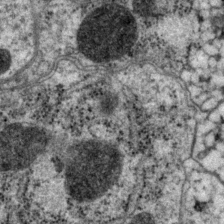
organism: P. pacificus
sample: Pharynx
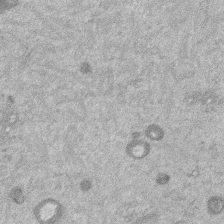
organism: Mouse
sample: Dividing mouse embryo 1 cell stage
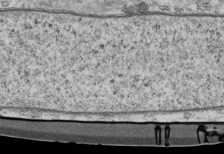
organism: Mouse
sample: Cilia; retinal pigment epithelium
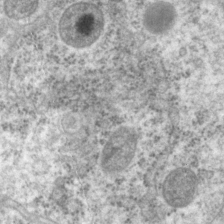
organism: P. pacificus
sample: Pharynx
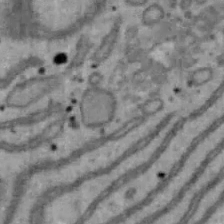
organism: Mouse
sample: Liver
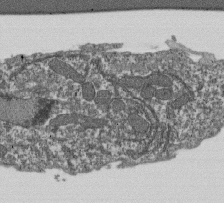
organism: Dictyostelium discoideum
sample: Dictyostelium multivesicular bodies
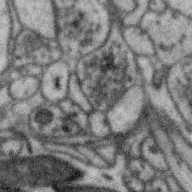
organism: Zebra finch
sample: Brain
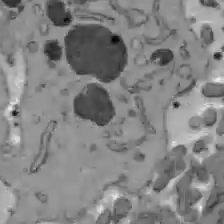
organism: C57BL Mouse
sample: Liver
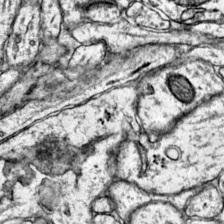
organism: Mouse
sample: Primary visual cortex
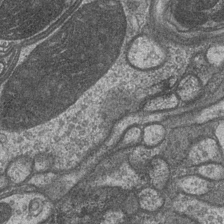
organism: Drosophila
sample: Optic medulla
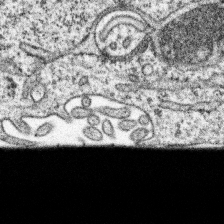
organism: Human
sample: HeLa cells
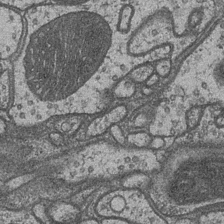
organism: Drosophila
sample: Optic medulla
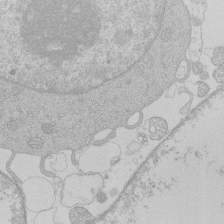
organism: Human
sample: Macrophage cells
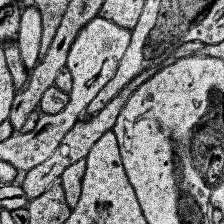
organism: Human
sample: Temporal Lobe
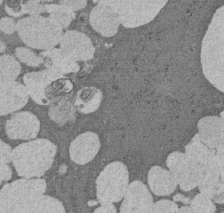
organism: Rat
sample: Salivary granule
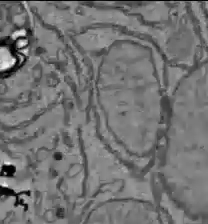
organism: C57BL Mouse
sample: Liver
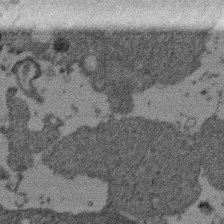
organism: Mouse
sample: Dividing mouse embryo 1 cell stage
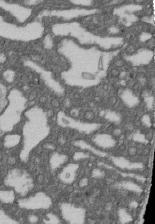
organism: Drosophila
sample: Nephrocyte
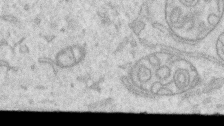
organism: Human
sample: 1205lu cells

════════════════

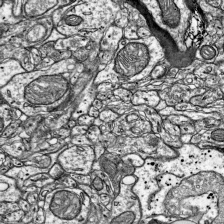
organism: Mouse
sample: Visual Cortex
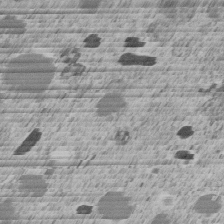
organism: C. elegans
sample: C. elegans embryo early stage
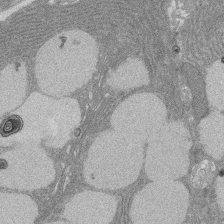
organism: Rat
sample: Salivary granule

════════════════

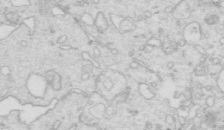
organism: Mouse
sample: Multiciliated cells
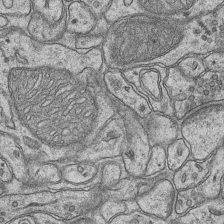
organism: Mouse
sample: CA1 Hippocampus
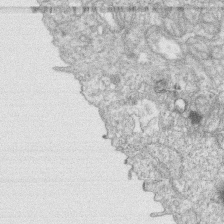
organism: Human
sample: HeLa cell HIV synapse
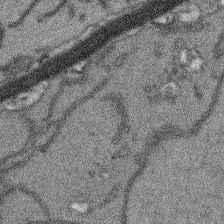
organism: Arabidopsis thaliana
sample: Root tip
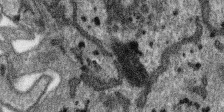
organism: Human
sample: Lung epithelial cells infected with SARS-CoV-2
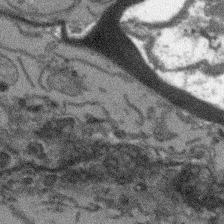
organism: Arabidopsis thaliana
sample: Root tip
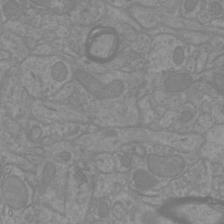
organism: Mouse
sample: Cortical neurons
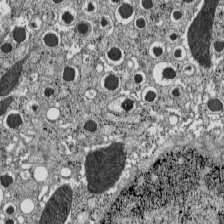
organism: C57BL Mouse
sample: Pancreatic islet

════════════════

#### [Work request]
Write out word for word the lines above that run from the one with "sample: Temporal Lobe" to the one with "sample: 1205lu cells". Include both end lines; exclude the images.

#### [Output for this task]
sample: Temporal Lobe
organism: Rat
sample: Salivary granule
organism: C57BL Mouse
sample: Liver
organism: Mouse
sample: Dividing mouse embryo 1 cell stage
organism: Drosophila
sample: Nephrocyte
organism: Human
sample: 1205lu cells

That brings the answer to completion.